*Task prompt*: Strip the pictures and reproduce the rest of the listing exactly.

*Given material*:

- - - -

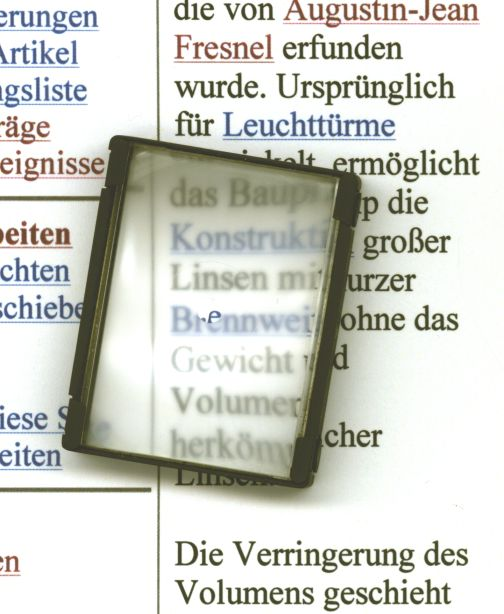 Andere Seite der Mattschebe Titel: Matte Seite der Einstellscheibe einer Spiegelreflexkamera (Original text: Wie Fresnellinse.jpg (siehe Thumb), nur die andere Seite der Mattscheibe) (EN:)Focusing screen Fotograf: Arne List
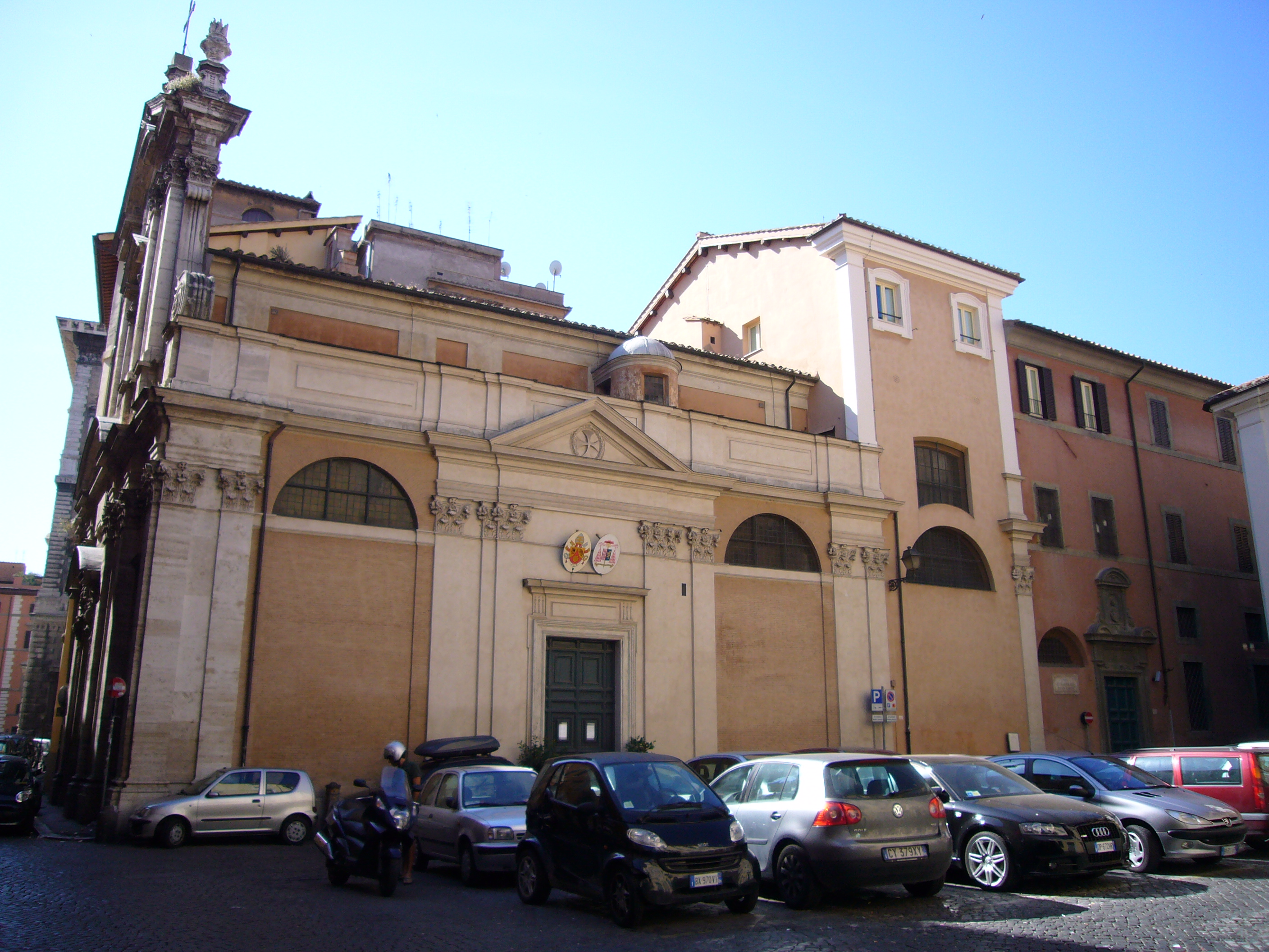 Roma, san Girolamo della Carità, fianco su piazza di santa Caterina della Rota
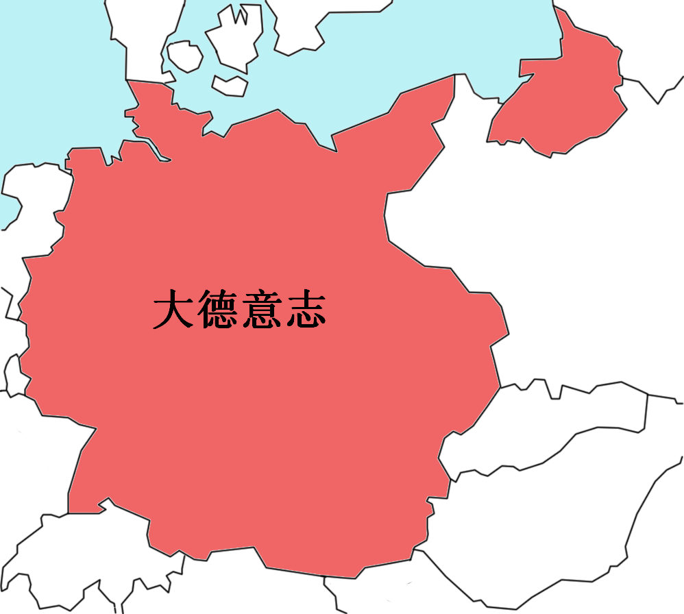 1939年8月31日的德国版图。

- - - -

*Response for this exercise*:
 Andere Seite der Mattschebe Titel: Matte Seite der Einstellscheibe einer Spiegelreflexkamera (Original text: Wie Fresnellinse.jpg (siehe Thumb), nur die andere Seite der Mattscheibe) (EN:)Focusing screen Fotograf: Arne List
 Roma, san Girolamo della Carità, fianco su piazza di santa Caterina della Rota
 1939年8月31日的德国版图。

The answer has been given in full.